Listed Building – Grade II
- Designated: 4 December 1986
- Reference no.: 1134038

= Keighley Library =

Keighley Library is an early 20th-century public library in Keighley, West Yorkshire, England. Owned by Bradford Metropolitan District Council, it still operates as a library as well as providing access to the local studies and archive service.

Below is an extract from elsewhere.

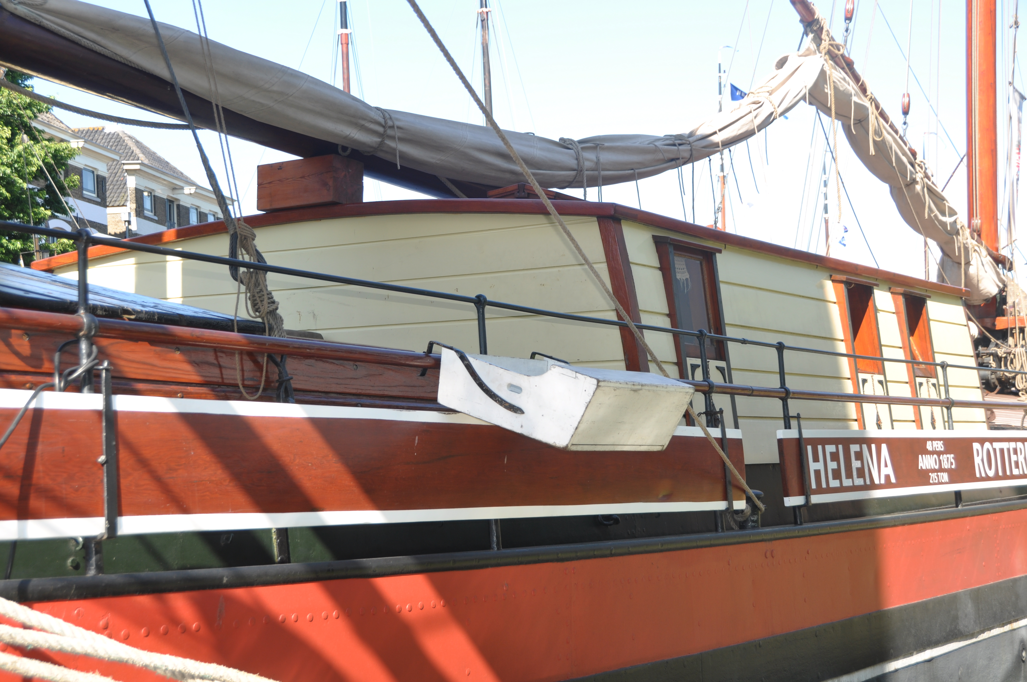 De HELENA bij de Havendagen in Gouda.

The building is a Grade II listed building and was the first public library in England to be endowed by Andrew Carnegie. Designed by Birmingham architects, Arthur McKewan and James Swan, it is built in the Arts and Crafts style.

==History==
Keighley's first library was that of the Mechanics Institute which was established in 1825. The establishment of public libraries by local authorities was enabled following the passing of the Public Libraries Act 1850 but nationally take-up was slow until the last two decades of the 19th century.
In 1898, the Keighley Mechanics Institute called on Keighley Town Council to establish a free library, recognising that the institute's own library had limitations. The president of the institute, Swire Smith, had become friends with industrialist and philanthropist, Andrew Carnegie, and approached Carnegie seeking funds to build a public library. On 4 August 1899 Carnegie wrote to Smith donating the sum of £10,000 on condition that the town council donated a site for the building. Smith immediately forwarded the offer to the council who unanimously accepted the gift at its meeting on 8 August 1899.

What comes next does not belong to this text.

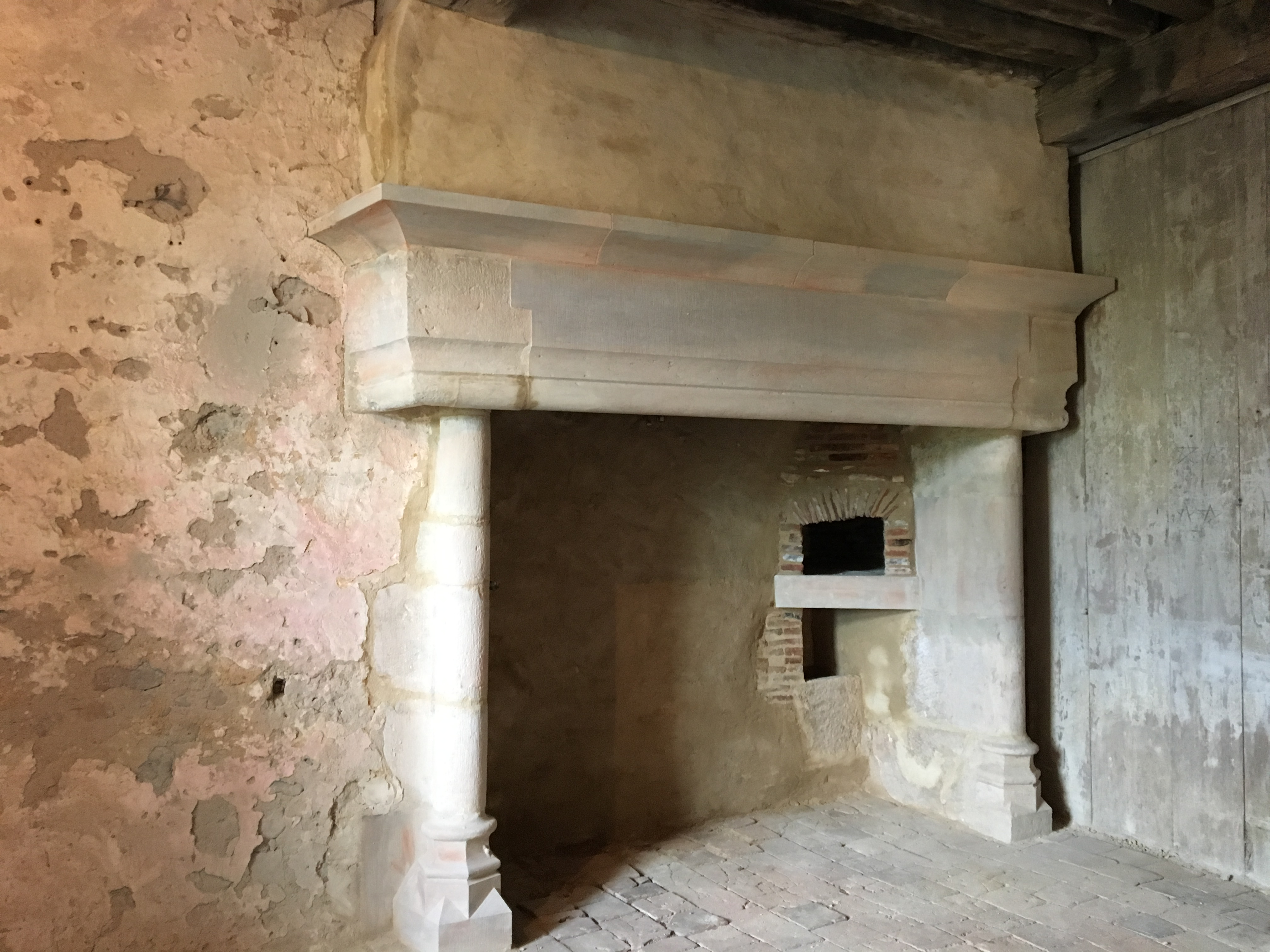 cheminée restaurée en 2018

Identifying a potential site did not take the council long as there were plans already in place for work in the North Street area of the town centre. but the council did not call for designs for the library until autumn 1900. By the competition closing date, 30 April 1901, 148 designs had been submitted. The designs were judged by Leonard Stokes, a Fellow of the Royal Institute of British Architects. The winning design was by a Birmingham based partnership, Arthur McKewan and James Swan.

Tenders for the building works totalling £7,358 were awarded in January 1902 ranging from £3,433 for the masonry works to £105 for painting.

The ceremonial laying of the foundation stone took place on 9 August 1902, the same day as the postponed coronation of King Edward VII, and became part of the town's celebrations of the coronation. The foundation stone was laid by Sir Swire Smith.

The library was formally opened on 20 August 1904 by the Duke of Devonshire, while an art exhibition inside the library was separately opened by the duke's niece, Lady Moyra Cavendish, who was accompanying the duke in the absence of the duchess due to illness. The ceremony at the library was followed by another ceremony at which the assets and properties of the Mechanic's Institute were handed over to the council to become part of the town's education system. The 13,000 books from the institute library were transferred to the new library.

A reference library was added in 1912 and a children's library in 1929. The building was expanded in 1961 with the addition of a two-storey extension to the south of the original building.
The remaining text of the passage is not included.